Mathieu Pacaud then began to work on two new projects. First, the rebirth of Divellec, one of the most famous seafood restaurants in Paris. Second, the creation of L’Ambroisie Macau in Asia, directly inspired by its Parisian namesake, and located in the hotel/casino complex "The 13" developed by Stephen Hung. The restaurant Divellec opened in September 2016, while the opening of L’Ambroisie Macau is expected in December 2016.

During the summer of 2016, he opened a pop-up restaurant based in the Domaine de Murtoli, in South Corsica.

== Projects ==
Mathieu Pacaud is working on duplicating the restaurant L'Ambroisie in Macau, inside the hotel/casino complex « The 13 ». The opening is expected in December 2016.

== Restaurants ==

=== L’Ambroisie ===
Mathieu Pacaud is, alongside his father, at the head of L'Ambroisie, three Michelin stars.

=== Hexagone ===
In December 2014, Mathieu Pacaud opened the restaurant Hexagone. It received one Michelin star in February 2016.

=== Histoires ===
In May 2015, Mathieu Pacaud opened Histoires, an 18-seat gastronomic restaurant.

=== Divellec ===
In 2015, Mathieu Pacaud acquired the Divellec, a renowned Parisian restaurant dedicated to seafood. It opened in September 2016.

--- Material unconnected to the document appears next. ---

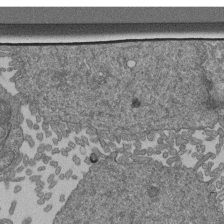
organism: Human
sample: Retinal organoid Rod and Cone cells

=== La Ferme de Murtoli ===
In July 2016, Mathieu Pacaud opened La ferme de Murtoli, a gastronomic restaurant based in the Domaine de Murtoli, (Sartène, Corsica). The restaurant is opened from May 15 until September 15.

== Awards ==
Mathieu Pacaud was awarded in 2016 one star for his restaurant Hexagone and two stars for his restaurant Histoires. He is the first French chef to have obtained three Michelin stars in a row.
Mathieu Pacaud was made Knight of the French National Order of Merit in 2016

== Bibliography ==
L’Ambroisie – Bernard et Mathieu Pacaud, Philippe Rossat et Jacques Gavard
Mathieu Pacaud and his father, Bernard Pacaud, wrote « L’Ambroisie » - the official cookbook dedicated to the mythical restaurant.

== Anecdotes ==
On November 30, 2015, Mathieu Pacaud and his father, Bernard Pacaud, hosted the American President Barack Obama and the French President François Hollande at L'Ambroisie.